6. M. B... se prévaut de l’ancienneté de sa résidence, de son insertion professionnelle et des liens privés noués en France. Toutefois, d’une part il ne justifie pas par les pièces produites du caractère continu de son séjour en France depuis 2021. D’autre part, il ressort des pièces du dossier, et notamment du procès-verbal de l’audition menée le 11 mars 2025 par les services de police, qu’il est célibataire, sans charge de famille et qu’aucun membre de sa famille ne se trouve sur le territoire français. Par ailleurs, l’intéressé ne justifie pas de l’intensité des attaches personnelles dont il disposerait en France, alors que les membres de sa famille résident dans son pays d’origine où il a vécu jusqu’à l’âge de 24 ans. Dans ces conditions, alors même qu’il produit des bulletins de salaire pour la période de mai 2023 à mars 2024, M. B... n’est pas fondé à soutenir que la préfète de la Dordogne aurait porté à son droit au respect de sa vie privée et familiale une atteinte disproportionnée aux buts en vue desquels la décision a été prise. Par suite, le moyen tiré de la violation des stipulations de l’article 8 de la convention européenne de sauvegarde des droits de l’homme et des libertés fondamentales doit être écarté. Il en est de même du moyen tiré de l’erreur manifeste d’appréciation de sa situation personnelle.

En ce qui concerne la décision portant interdiction de retour sur le territoire français :

7. En premier lieu, pour les mêmes motifs que ceux retenus au point 4, M. B... n’a pas sollicité son admission exceptionnelle au séjour. Par suite, le moyen tiré de la méconnaissance des dispositions de l’article L. 435-1 du code de l’entrée et du séjour des étrangers et du droit d’asile doit être en tout état de cause écarté comme inopérant.

8. En deuxième lieu, pour les mêmes motifs que ceux retenus au point 6, la préfète de la Dordogne n’a pas porté au droit de M. B... au respect de sa vie privée et familiale une atteinte disproportionnée aux buts en vue desquels la décision a été prise. Par suite, le moyen tiré de la violation des stipulations de l’article 8 de la convention européenne de sauvegarde des droits de l’homme et des libertés fondamentales doit être écarté.
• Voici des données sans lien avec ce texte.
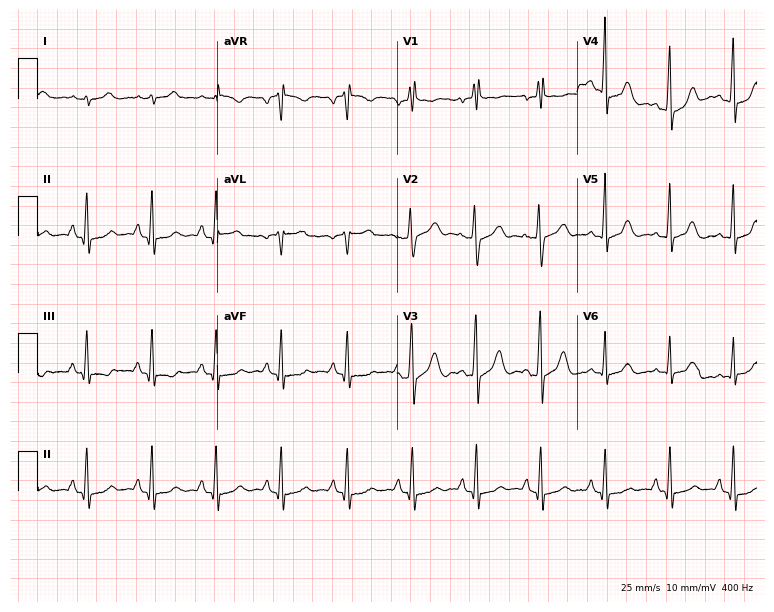
12-lead ECG from a 69-year-old male patient (7.3-second recording at 400 Hz). No first-degree AV block, right bundle branch block (RBBB), left bundle branch block (LBBB), sinus bradycardia, atrial fibrillation (AF) or sinus tachycardia recorded for this tracing. Only these six findings were labelled.
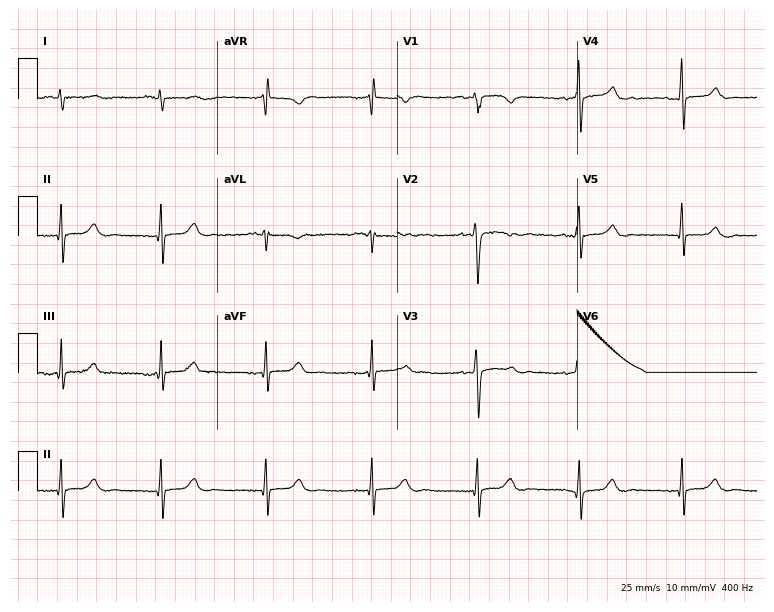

9. Il résulte de tout ce qui précède que les conclusions à fin d’annulation dirigées contre l’arrêté du 11 mars 2025 doivent être rejetées ainsi que, par voie de conséquence, les conclusions à fin d’injonction sous astreinte et celles tendant à l’application de l’article 37 de la loi n° 91-647 du 10 juillet 1991 relative à l’aide juridique.


D E C I D E :


Article 1er : La requête de M. B... est rejetée.

Article 2 : Le présent jugement sera notifié à M. A... B... et à la préfète de la Dordogne.

Délibéré après l'audience du 7 octobre 2025 à laquelle siégeaient :

Mme Brouard-Lucas, présidente-rapporteure,
Mme Caste, première conseillère,
M. Frézet, conseiller.


Rendu public par mise à disposition au greffe le 28 octobre 2025.


La première assesseure,




F. CASTE
La présidente rapporteure,




C. BROUARD-LUCAS


La greffière,




A. JAMEAU



La République mande et ordonne au préfet de la Dordogne en ce qui les concerne ou à tous commissaires de justice à ce requis en ce qui concerne les voies de droit commun contre les parties privées, de pourvoir à l’exécution de la présente décision.